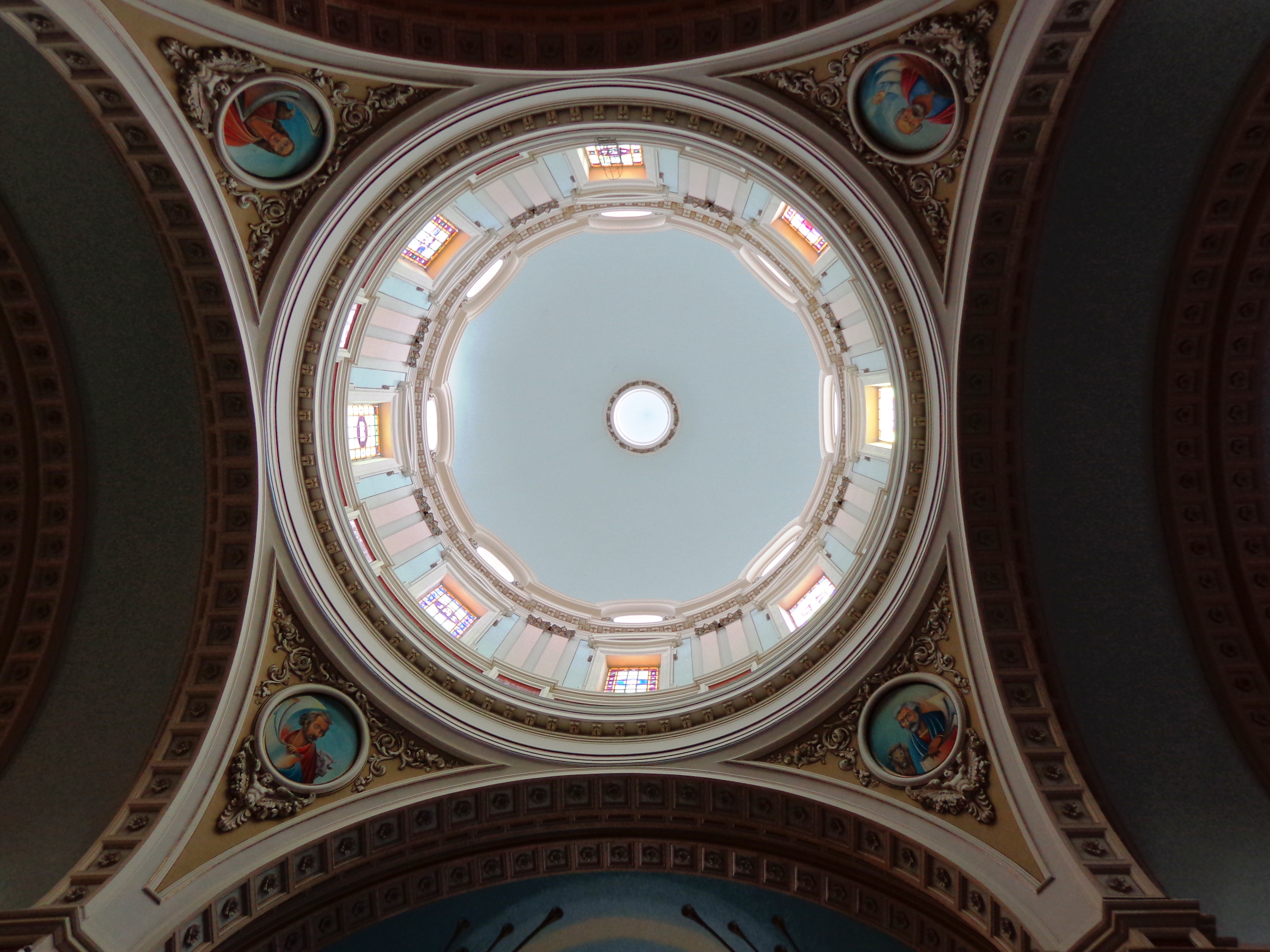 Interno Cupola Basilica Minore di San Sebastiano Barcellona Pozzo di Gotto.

+++

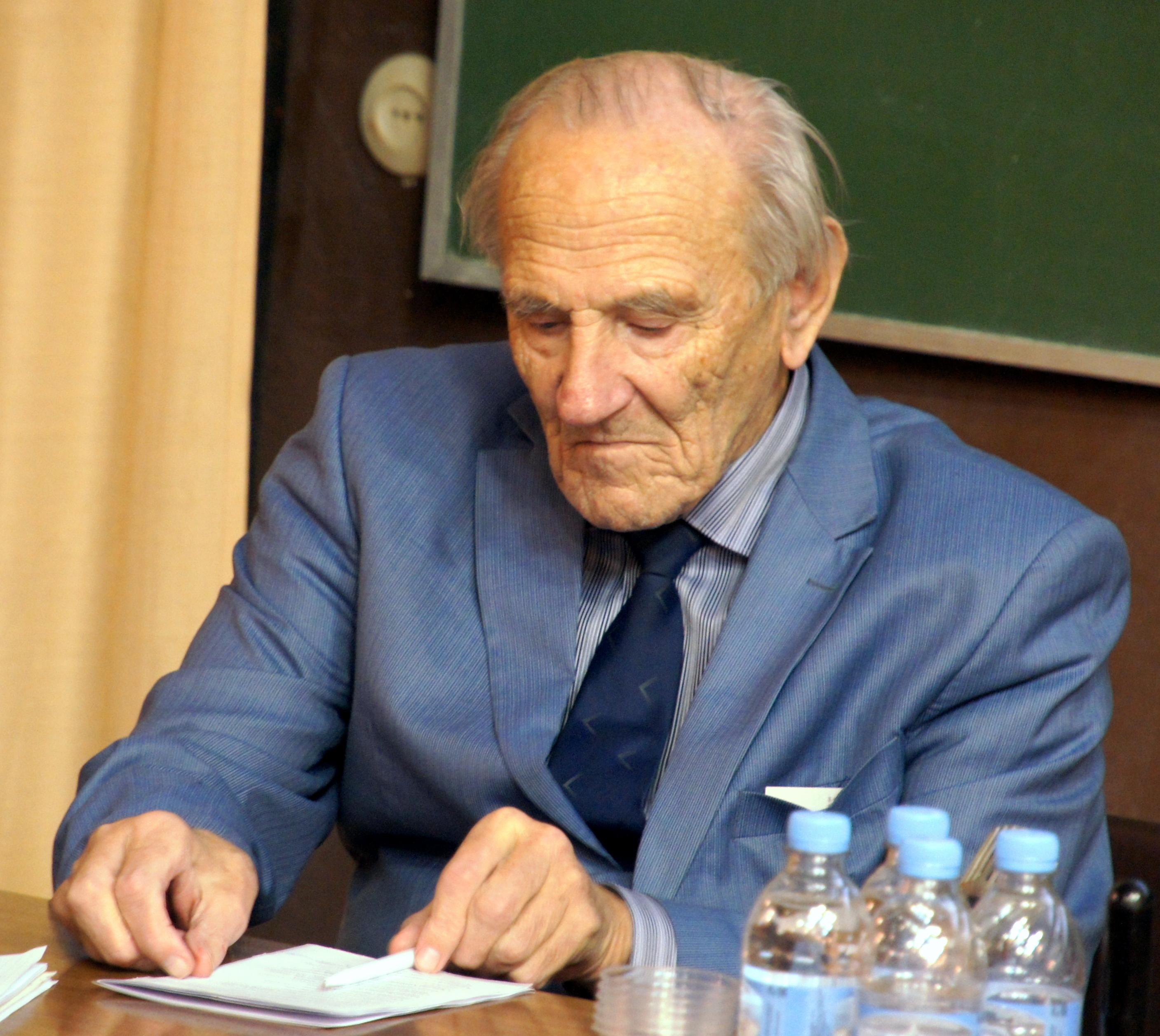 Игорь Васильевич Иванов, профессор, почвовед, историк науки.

+++

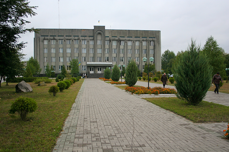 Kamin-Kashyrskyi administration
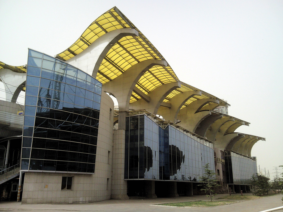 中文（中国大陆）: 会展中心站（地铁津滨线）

+++

• _What the exercise asks_
Copy word for word the lines above, starting at the line containing "Kamin-Kashyrskyi administration" and ending at the line containing "中文（中国大陆）: 会展中心站（地铁津滨线）", inclusive, with no pictures.

• _Written solution_
 Kamin-Kashyrskyi administration
 中文（中国大陆）: 会展中心站（地铁津滨线）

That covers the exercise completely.